As soon as the Chef's left, I feel more than see a twenty something eyeing me up across the steps. I look at him, smiling invitingly, and say hello.
“Hi! I just have, uh, one question, I don't mean to annoy you, but, can you just smoke anywhere here? Like, do you have to worry about the cops?” I try to place his accent, a sort of Australian, but it lilts all over the place so much I figure it's a speech impediment. Like when I met Jean-Paul, not Sean-Paul, like I thought.
The new guy turns out to be a Californian visiting Vancouver with his dad. It's his last night here, and he went sky diving earlier in the day. I watch the video; we chat non-stop for an hour and a half before he's running back to his hotel, hilariously one building away from my digs.
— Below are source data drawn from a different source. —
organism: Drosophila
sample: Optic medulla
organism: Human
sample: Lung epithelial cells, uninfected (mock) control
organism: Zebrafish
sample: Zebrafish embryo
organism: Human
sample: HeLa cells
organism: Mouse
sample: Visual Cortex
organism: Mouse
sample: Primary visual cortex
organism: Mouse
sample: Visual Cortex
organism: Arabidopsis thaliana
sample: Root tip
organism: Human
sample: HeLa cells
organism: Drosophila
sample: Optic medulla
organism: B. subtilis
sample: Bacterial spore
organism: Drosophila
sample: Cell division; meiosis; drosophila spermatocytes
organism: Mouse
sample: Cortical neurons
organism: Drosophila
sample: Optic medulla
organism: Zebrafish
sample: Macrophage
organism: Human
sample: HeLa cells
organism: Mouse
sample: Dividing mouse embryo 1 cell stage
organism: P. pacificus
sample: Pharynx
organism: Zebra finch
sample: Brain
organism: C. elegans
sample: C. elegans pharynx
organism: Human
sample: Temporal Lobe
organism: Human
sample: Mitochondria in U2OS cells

Making friends with strangers is awesome. You don't have to worry about winning their approval or impressing them, because you can walk away at any time and it doesn't matter. Honestly, you'll probably never see the person again, unless you take steps to ensure you will ;p. If you get bored, you can make up an appointment or class, whatever, and leave. If you don’t want to be YOU for a day, hey, why not be someone a little different. It's kind of like dress up, but with people and personalities.
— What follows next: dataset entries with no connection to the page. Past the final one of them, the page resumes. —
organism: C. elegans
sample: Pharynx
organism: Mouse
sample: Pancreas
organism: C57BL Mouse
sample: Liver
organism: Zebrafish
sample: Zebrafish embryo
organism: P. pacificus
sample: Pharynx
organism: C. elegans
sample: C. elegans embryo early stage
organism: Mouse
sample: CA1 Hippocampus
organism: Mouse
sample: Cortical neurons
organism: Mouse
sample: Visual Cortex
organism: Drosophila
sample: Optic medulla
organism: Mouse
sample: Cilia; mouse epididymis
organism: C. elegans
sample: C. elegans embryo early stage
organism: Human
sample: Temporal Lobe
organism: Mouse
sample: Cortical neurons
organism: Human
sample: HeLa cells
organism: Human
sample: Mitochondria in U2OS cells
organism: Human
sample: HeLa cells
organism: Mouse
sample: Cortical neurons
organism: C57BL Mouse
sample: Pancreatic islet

I'm guilty of liking to use people as sounding boards for my ideas. I also like to teach them what I learned that day, or a few days before at school, because it cements it in my brain. It doesn't hurt either, when a twenty-eight year old, thirty-two year old, forty-something year old, is flipping out and just ecstatic to be talking to you because ... you are you, and not like anyone else they can think of at the time. And before I make it out to be a pure ego pump-up for myself, and important part of this whole thing is listening to them. There are some seriously interesting people out there, smart, hilarious, ridiculous and practical people out there, with lots of things to share. City streets are a goldmine of information, and I'm tapping this resource.